The dissent latches on to the fact that the administrative judge, not the trial judge, signed the Form 4 order. However, the Form 4 order identified the settlement agreement by rule number. It is purely a technical, legalistic review to conclude the settlement agreement is not encapsulated into the Form 4 order. There is a direct correlation of the Form 4 order and the settlement agreement placed on the record in open court.

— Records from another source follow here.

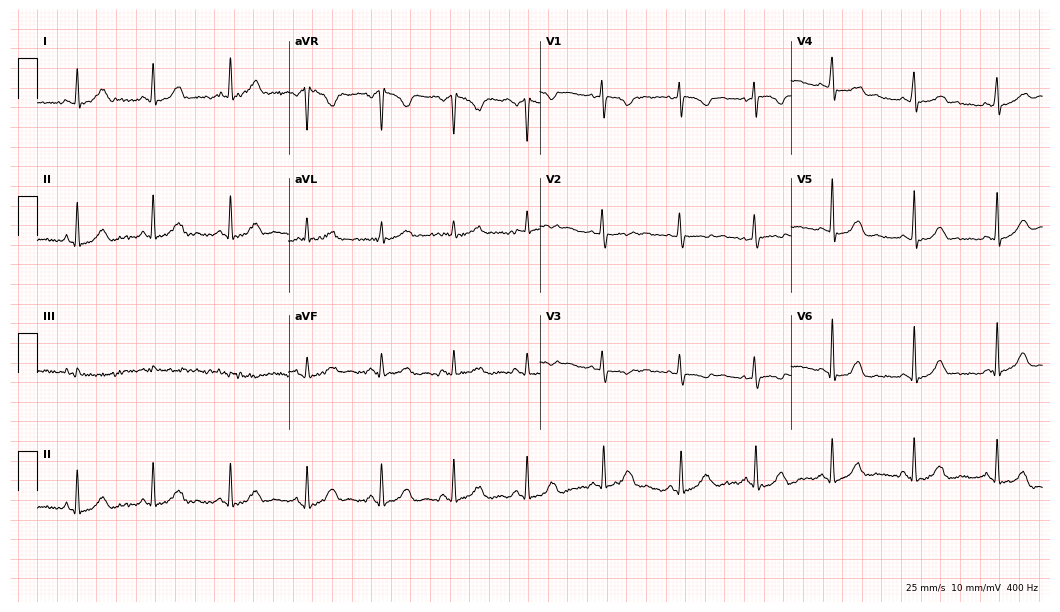
12-lead ECG from a 39-year-old female. Screened for six findings — first-degree AV block, right bundle branch block, left bundle branch block, sinus bradycardia, atrial fibrillation, sinus tachycardia — none is recorded.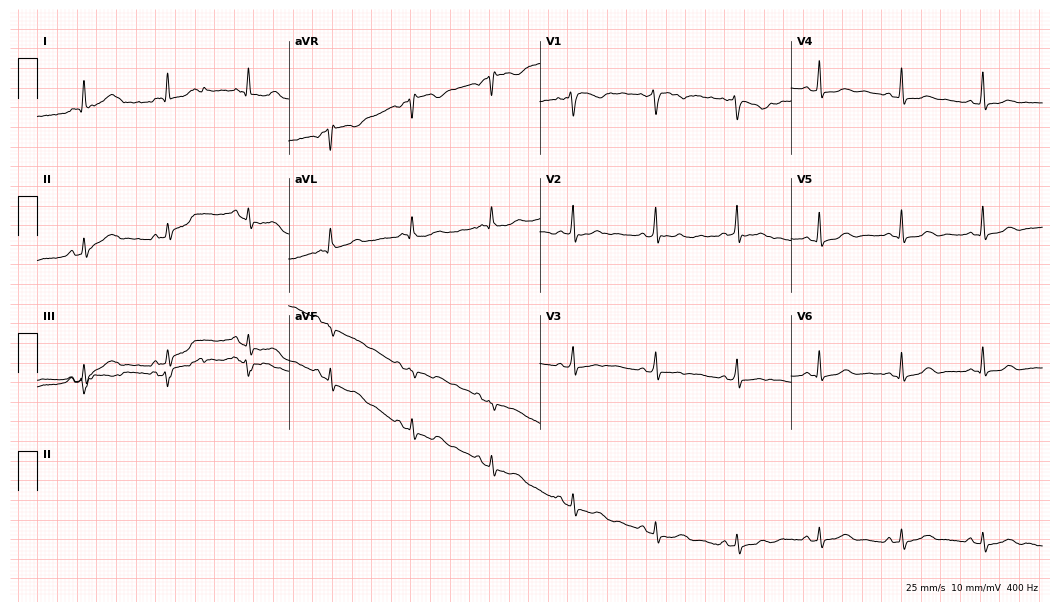
ECG — a female, 41 years old. Screened for six findings — first-degree AV block, right bundle branch block, left bundle branch block, sinus bradycardia, atrial fibrillation, sinus tachycardia — none is recorded. Other findings, if any, are not listed.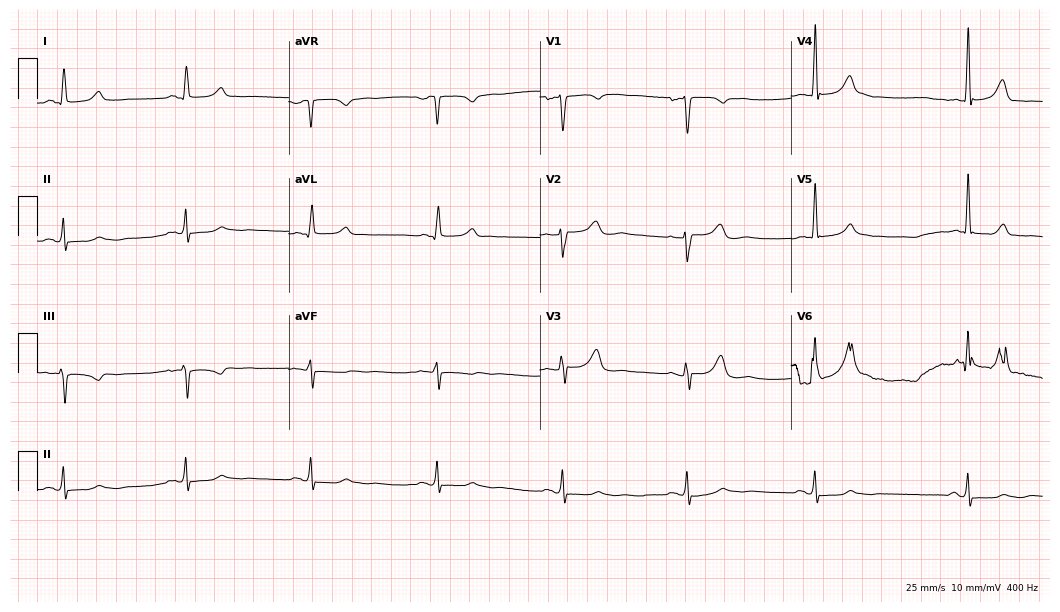
ECG — a 60-year-old male patient. Findings include sinus bradycardia (a sinus rate of 50 beats per minute or less).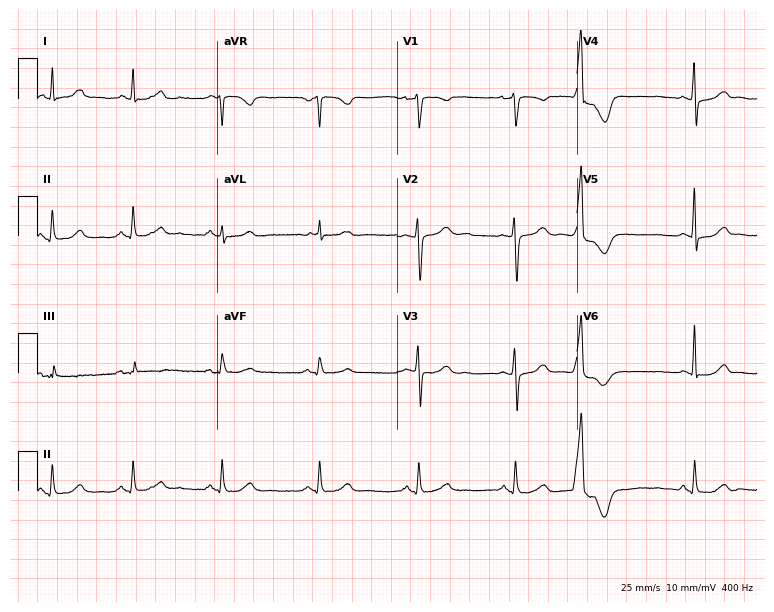
Resting 12-lead electrocardiogram (7.3-second recording at 400 Hz). Patient: a 48-year-old woman. None of these six findings is recorded: first-degree AV block, right bundle branch block, left bundle branch block, sinus bradycardia, atrial fibrillation, sinus tachycardia.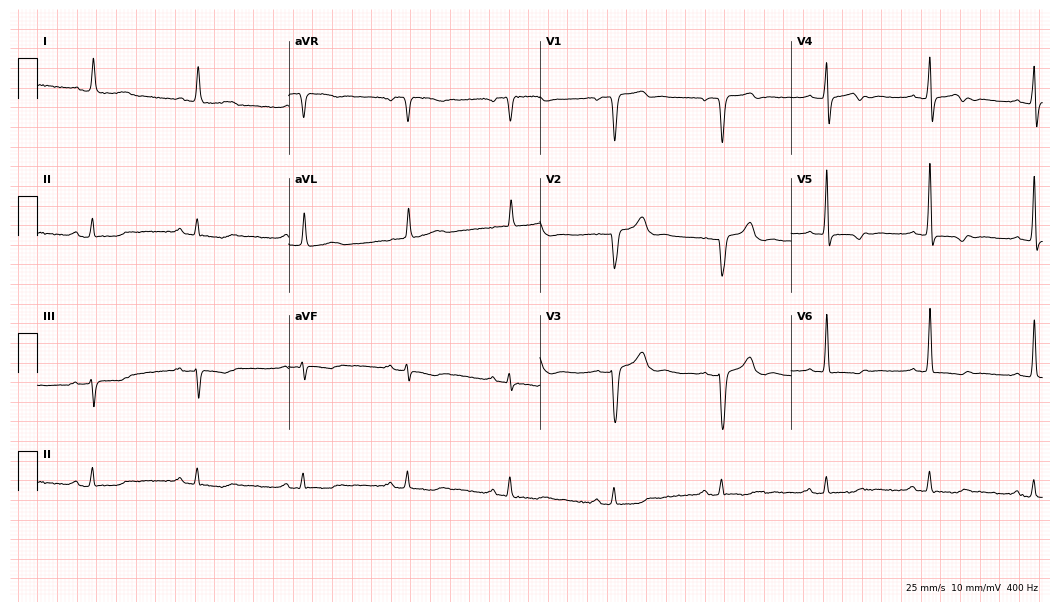
Resting 12-lead electrocardiogram. Patient: a female, 68 years old. None of these six findings is recorded: first-degree AV block, right bundle branch block (RBBB), left bundle branch block (LBBB), sinus bradycardia, atrial fibrillation (AF), sinus tachycardia. Only these six findings were labelled.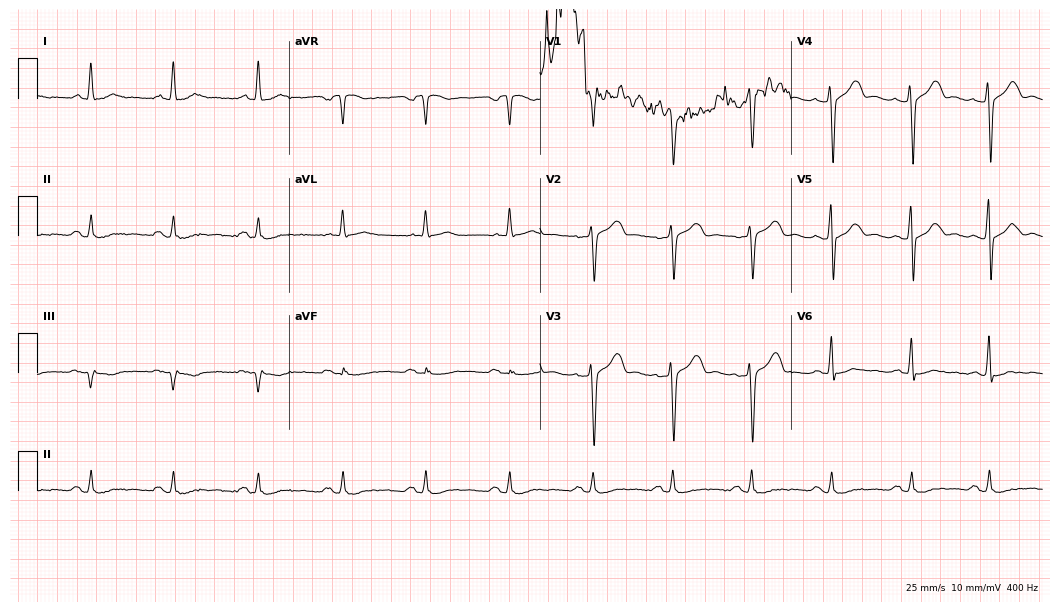
ECG (10.2-second recording at 400 Hz) — a 76-year-old male patient. Screened for six findings — first-degree AV block, right bundle branch block, left bundle branch block, sinus bradycardia, atrial fibrillation, sinus tachycardia — none is recorded.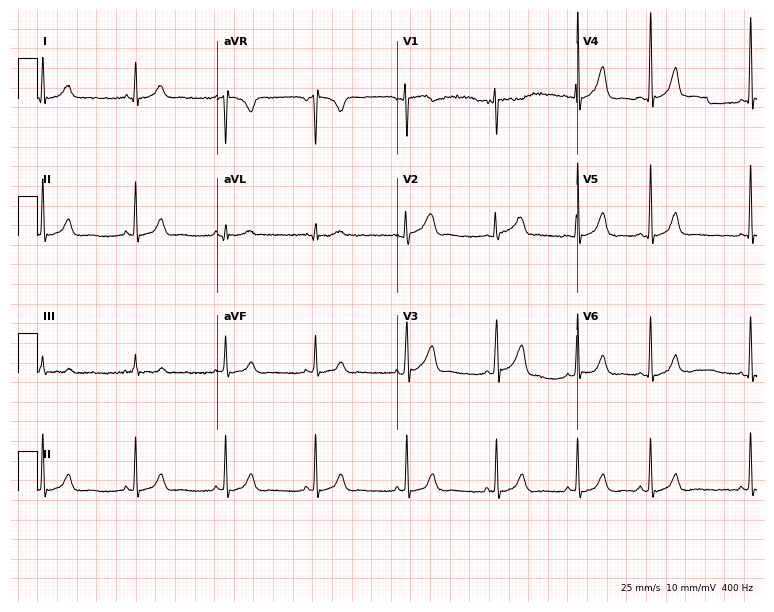
12-lead ECG (7.3-second recording at 400 Hz) from an 18-year-old female patient. Labelled as a normal ECG.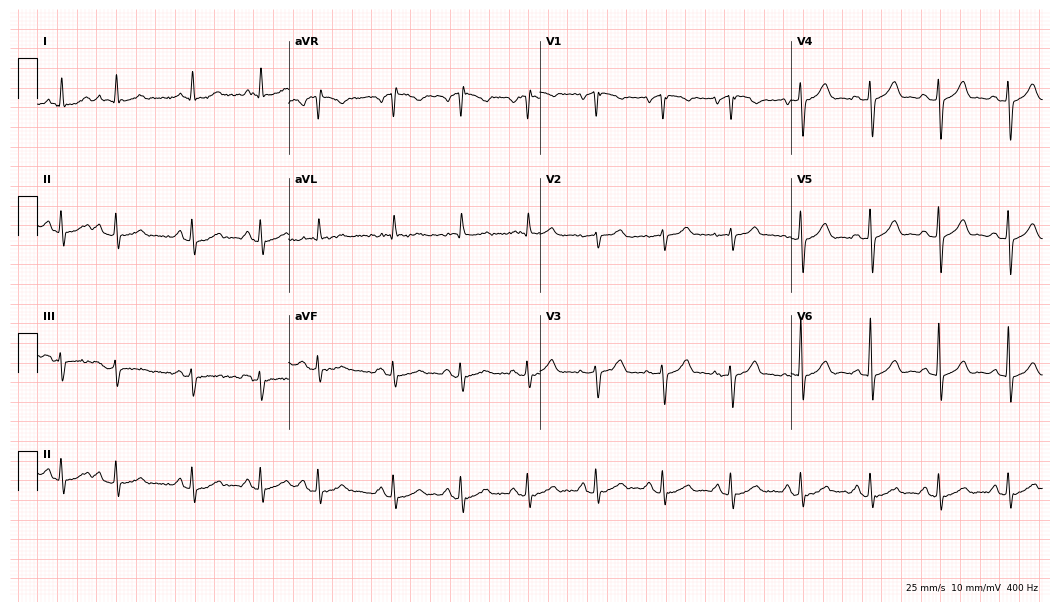
12-lead ECG from a male, 75 years old. Recorded interpretation: within normal limits.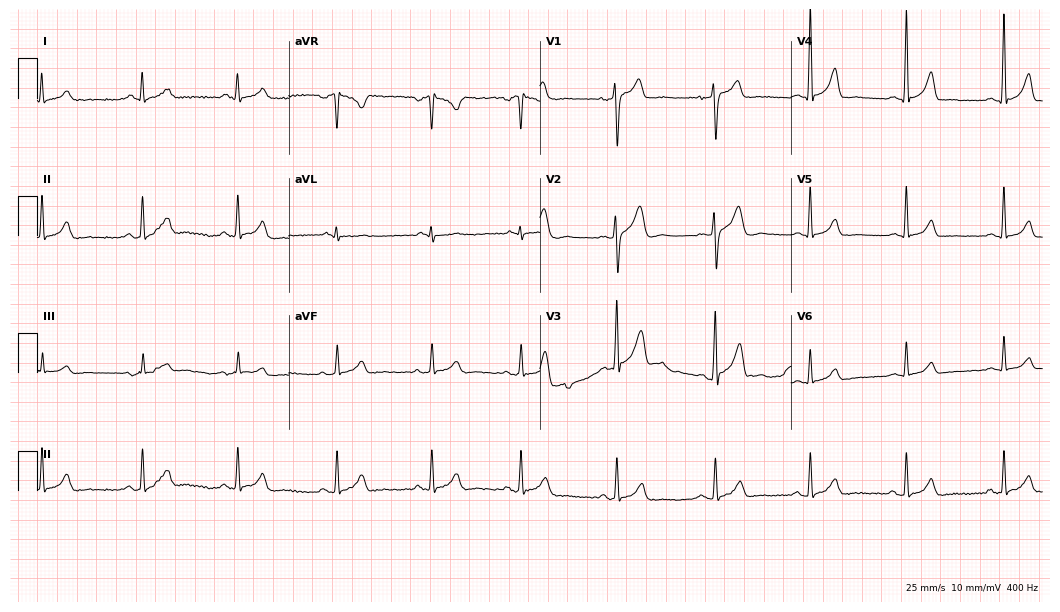
12-lead ECG from a 38-year-old male. Screened for six findings — first-degree AV block, right bundle branch block, left bundle branch block, sinus bradycardia, atrial fibrillation, sinus tachycardia — none is recorded.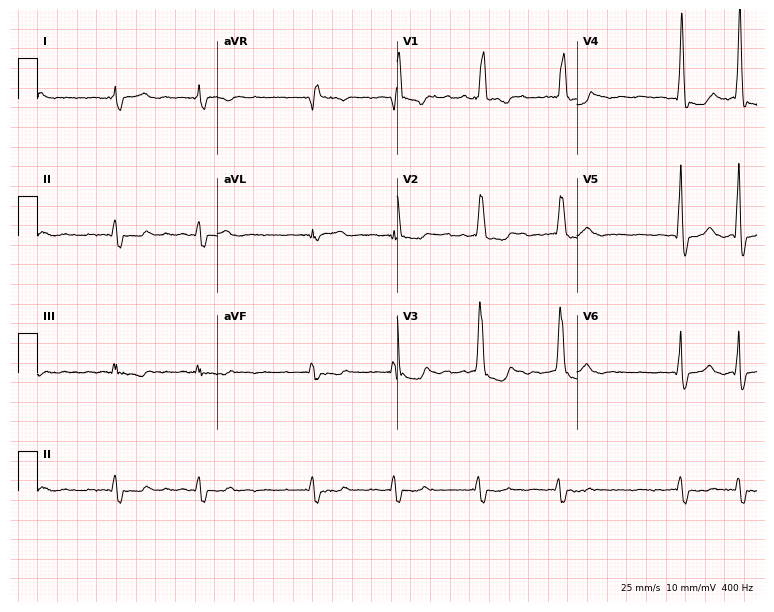
Electrocardiogram (7.3-second recording at 400 Hz), a 66-year-old man. Interpretation includes right bundle branch block, atrial fibrillation.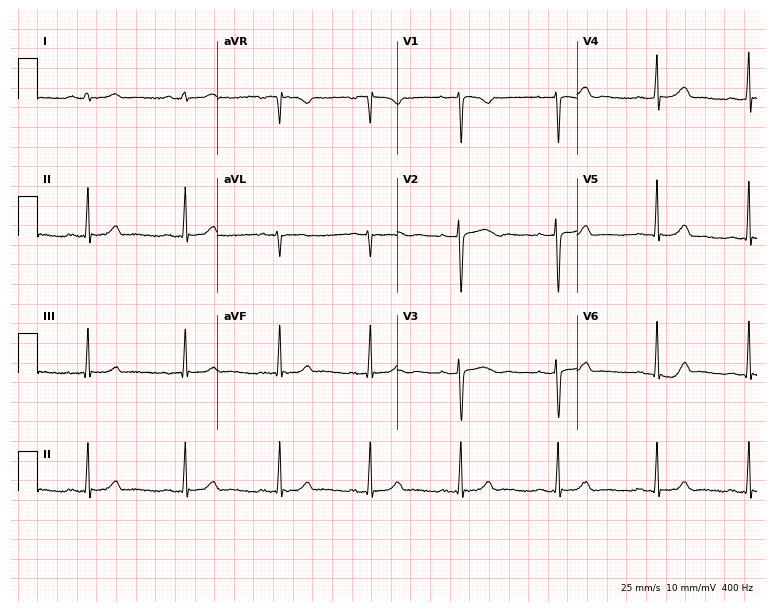
ECG (7.3-second recording at 400 Hz) — a female, 17 years old. Labelled as a normal ECG.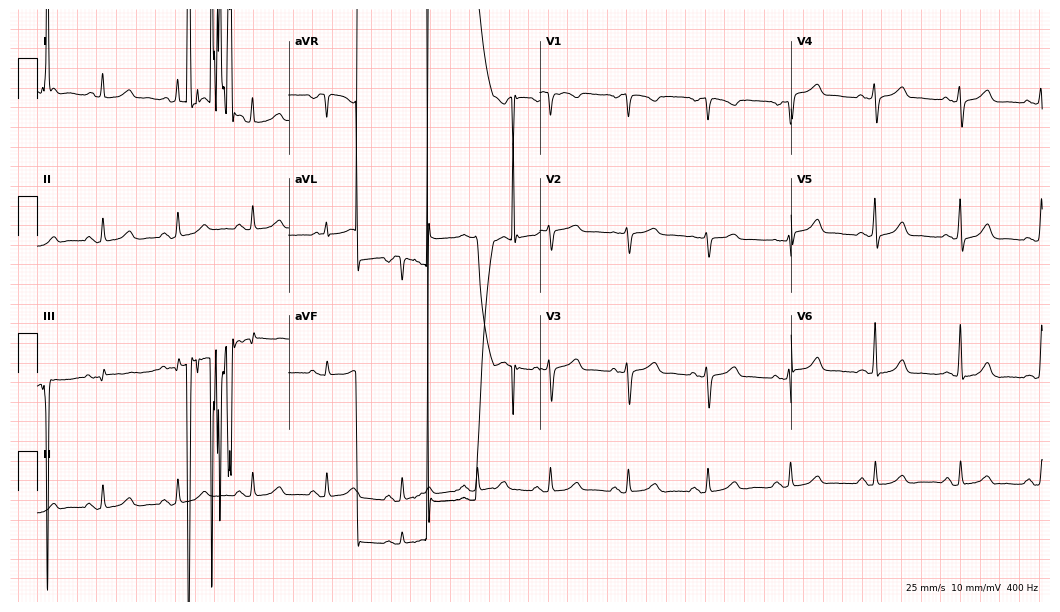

We find the material terms of the settlement were read into the record and complied with Rule 43(k). Concomitantly, the settlement agreement is enforceable and binding.

IV. FORM 4 ORDER

The appellants maintain the circuit court erred in holding Chris Cloyd in contempt because there was no final order. We disagree.

We hold there is a final order in this case. The appellants misconstrue and misperceive the potency of a Form 4 order. In effect, the argument of the appellants negates practicality and places form over substance.

Facially, factually and legally, the Form 4 order issued by Judge Marc H. Westbrook is a FINAL ORDER. Absolutely nothing remained to be done by the circuit judge after the signing of the order.

The Form 4 order provides:

CHECK ONE:
[] JURY VERDICT. This action came before the court for a trial by jury. The issues have been tried and a verdict rendered.
[] DECISION BY THE COURT. This action came to trial or hearing before the court. The issues have been tried or heard and a decision rendered.
[X] ACTION DISMISSED. (CHECK REASON ): []Rule 12(b), SCRCP; [] Rule 41(a), SCRCP (Vol.Nonsuit) [X] Rule 43(k), SCRCP (Settled); []Other________.